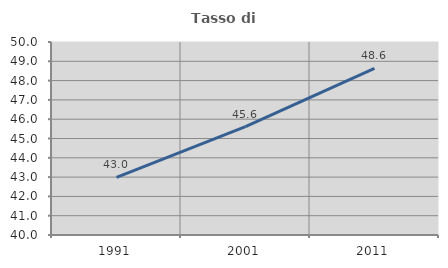
| Category | Tasso di occupazione   |
|---|---|
| 1991.0 | 42.982 |
| 2001.0 | 45.619 |
| 2011.0 | 48.638 |
════
● What to produce:
The copy must include every record exactly and none of the pictures.

● Expected answer:
| Category | Tasso di occupazione   |
|---|---|
| 1991.0 | 42.982 |
| 2001.0 | 45.619 |
| 2011.0 | 48.638 |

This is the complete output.